▸ Records drawn from a dataset:

******

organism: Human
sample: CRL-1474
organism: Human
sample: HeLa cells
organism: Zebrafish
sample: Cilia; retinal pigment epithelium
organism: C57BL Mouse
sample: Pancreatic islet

******

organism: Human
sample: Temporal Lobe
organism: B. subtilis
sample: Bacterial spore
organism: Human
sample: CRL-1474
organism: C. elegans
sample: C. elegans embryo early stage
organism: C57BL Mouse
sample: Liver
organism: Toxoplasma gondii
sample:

******

▸ REQUIRED ACTION: Which lines of the records above hold the word "sample"? Copy each one out.

▸ TASK OUTPUT:
sample: CRL-1474
sample: HeLa cells
sample: Cilia; retinal pigment epithelium
sample: Pancreatic islet
sample: Temporal Lobe
sample: Bacterial spore
sample: CRL-1474
sample: C. elegans embryo early stage
sample: Liver
sample:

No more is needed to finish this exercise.